Updated: Sep 9, 2022

July 16, 2022

Written by: Caroline Kim


In part 3 of this JSEP series, we’ll be discussing one of the arctic’s most distinguishing characteristics: ice-ocean systems. This tangible network of forces involve not only ice and oceans, but also energy from the sun, winds, snow masses, and more. One major driving force to note is the different fluxes in the system (snowfall, radiation, momentum, precipitation, etc.). When discussing ice-ocean systems on the arctic, it’s key to differentiate between land ice and sea ice. Essentially sea ice is formed from freezing ocean water (therefore the melting of it won’t cause any displacement), whereas glacier ice is formed on land (the melting of it would cause displacement). Sea level rise can be caused by many factors, some of which include thermal expansion, acceleration of melting ice sheets, and isostasy (vertical land motion); isostasy is the idea that when an ice sheet melts off the land into the water, the pressure on that land is relieved, so it rises, causing sea levels to drop locally but rise elsewhere.

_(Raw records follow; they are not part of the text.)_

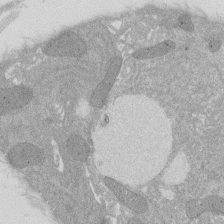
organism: Rat
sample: Salivary granule
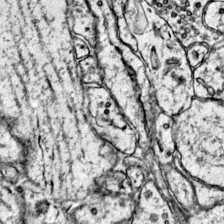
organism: Mouse
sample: Primary visual cortex
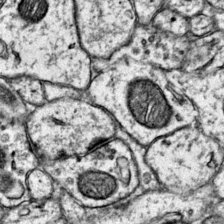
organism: Mouse
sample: Primary visual cortex
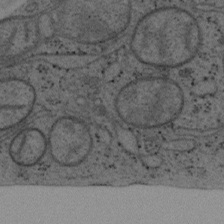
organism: Human
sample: HeLa cells
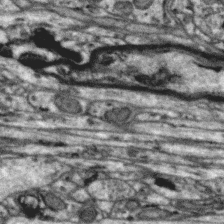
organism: Zebra finch
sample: Brain
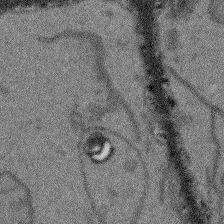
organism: Arabidopsis thaliana
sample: Root tip
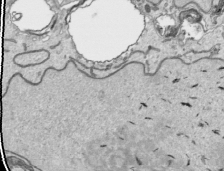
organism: Human
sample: Mitochondria in HCT116 cells
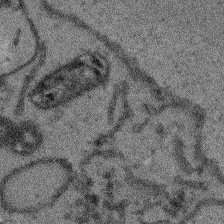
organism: Arabidopsis thaliana
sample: Root tip
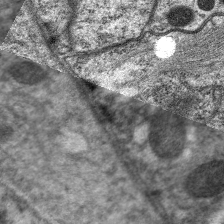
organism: C. elegans
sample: Pharynx
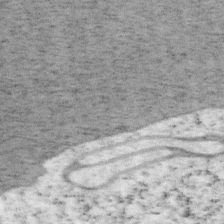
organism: Mouse
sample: OT-I killer T cells with ID8 ovarian cancer cells
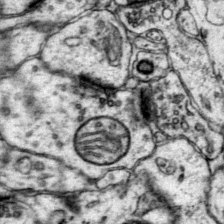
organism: Mouse
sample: Primary visual cortex
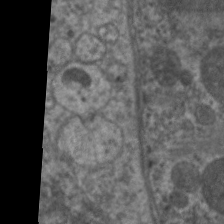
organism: C. elegans
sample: Pharynx
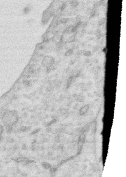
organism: Human
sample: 1205lu cells
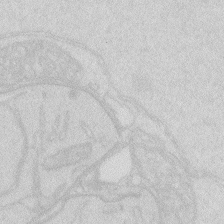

Some ways in which ice breaks apart faster include low basal drag and buttressing forces: forces that oppose each other such as glacial shift/ocean currents can cause glacial undercut and cause ice shelves to break apart.

In an experiment we conducted, we froze water with sediment mixed in, and let it sit out afterwards to observe the melting behavior. Some things noted were that rougher surfaces caused more friction and heat, resulting in a higher rate of melting of the ice. Additionally, finer particles such as sand melted faster and ran out of the ice than larger items such as pebbles. In a second experiment that was conducted, a cup of pure ice was frozen as well as a cup of ice containing black carbon (burned paper). Within this experiment, the melting rates and albedo (the reflectivity of a surface) were measured and compared. We determined that the lower the albedo (less reflectivity), the more energy/heat that is absorbed, and therefore the faster it melts. Since darker colors absorb more light, the ice with black carbon mixed in melted at a faster rate, and also had a cycle of positive feedback. In other words, the more it melted, the more heat it received (the black carbon settles at the bottom and as you get closer, the darker the color of ice) and the faster it melted. Fundamentally, the rate of melting in pure ice was constant while the rate of melting in the black carbon infused ice increased over time.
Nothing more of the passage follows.